The minus sign is because spring restoration force is opposite to displacement direction and the damping force is in the direction opposite to velocity.

m a = m d² x / d t² = - k x - b v

d² x /d t² = -k/m * x - b/m * dx/dt --- (2)

This is the equation of motion in the form of differential equation. The general solution for the above differential equation is in the following form:

let x = A_t e^{-at} Sin (ω' t + Ф') --- (3)

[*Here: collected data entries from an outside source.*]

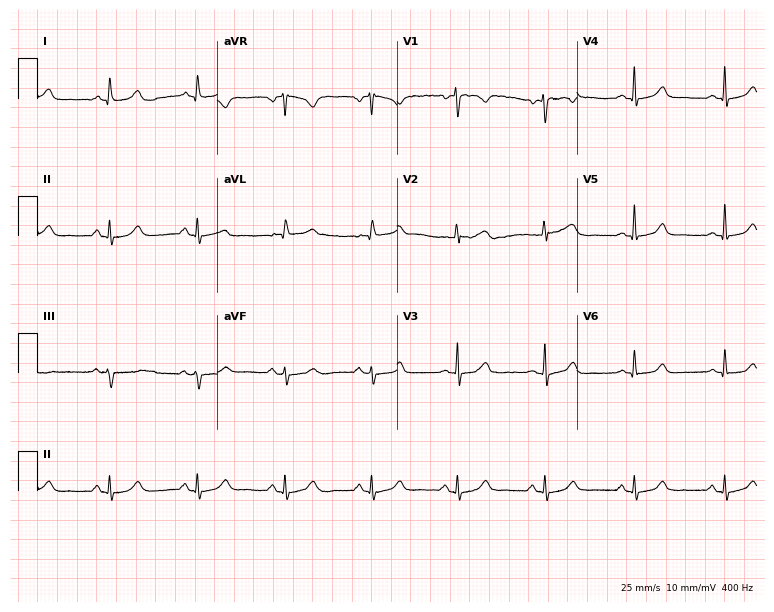
12-lead ECG (7.3-second recording at 400 Hz) from a woman, 49 years old. Labelled as a normal ECG.
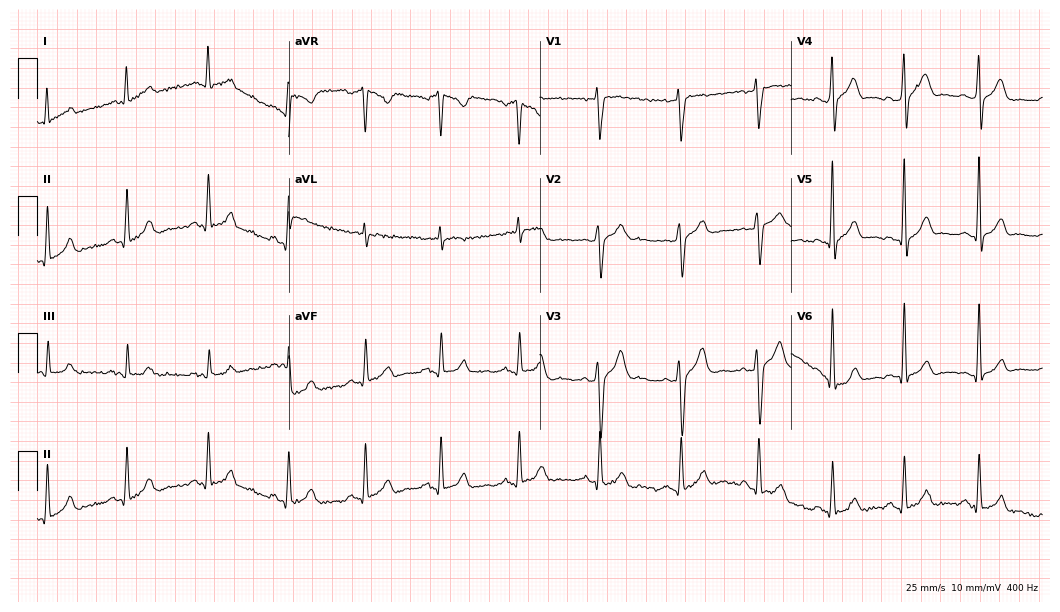
12-lead ECG from a 39-year-old man (10.2-second recording at 400 Hz). Recorded interpretation: within normal limits.
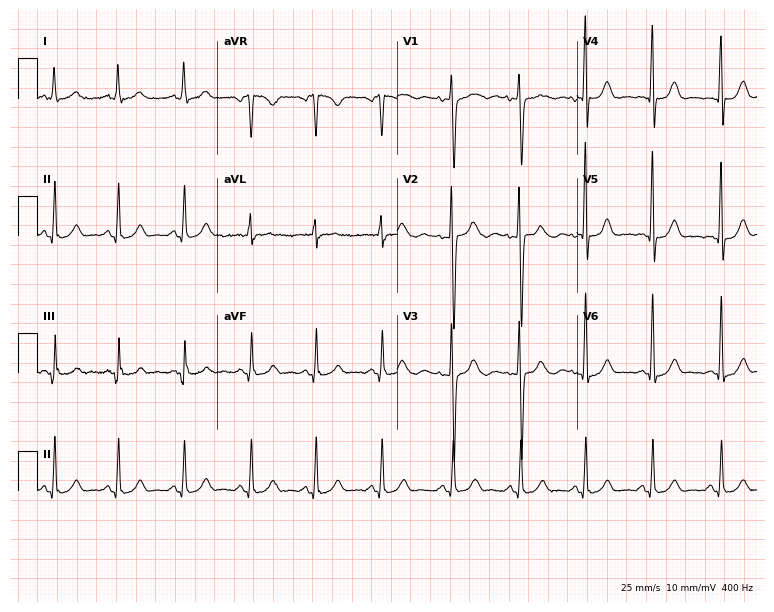
Resting 12-lead electrocardiogram (7.3-second recording at 400 Hz). Patient: a 33-year-old female. None of these six findings is recorded: first-degree AV block, right bundle branch block, left bundle branch block, sinus bradycardia, atrial fibrillation, sinus tachycardia. Findings outside these six are not listed.

we need to determine A_t, a, and ω'.

differentiate two times:

dx/dt = - a A_t e^{-at} Sin (ω't+Ф')+ + A_tω' e^{-a x} Cos (ω't+Ф') -- (4)

= A_t e^{-at} [ - a Sin ω't + ω' Cos ω't ]

d² x/d t² = a² A_t e^{-at} Sin (ω't+Ф') - a A0 ω' e^{-at} Cos (ω't+Ф')

- A_t a ω' e^{-at} Cos (ω't+Ф') - A_t ω'² e^{-at} Sin (ω't+Ф')

= (a² - ω'²) A_t e^{-at} Sin (ω't+Ф') - 2 A_t a ω'e^{-at} Cos (ω't+Ф') --(5)

Find the RHS of equation (2)

-kx/m - b/m * dx/dt

= -k/m A_t e^{-at} Sin(ω't+Ф') - b/m A_t e^{-at} [- a Sin(ω't+Ф') + ω' Cos(ω't+Ф')]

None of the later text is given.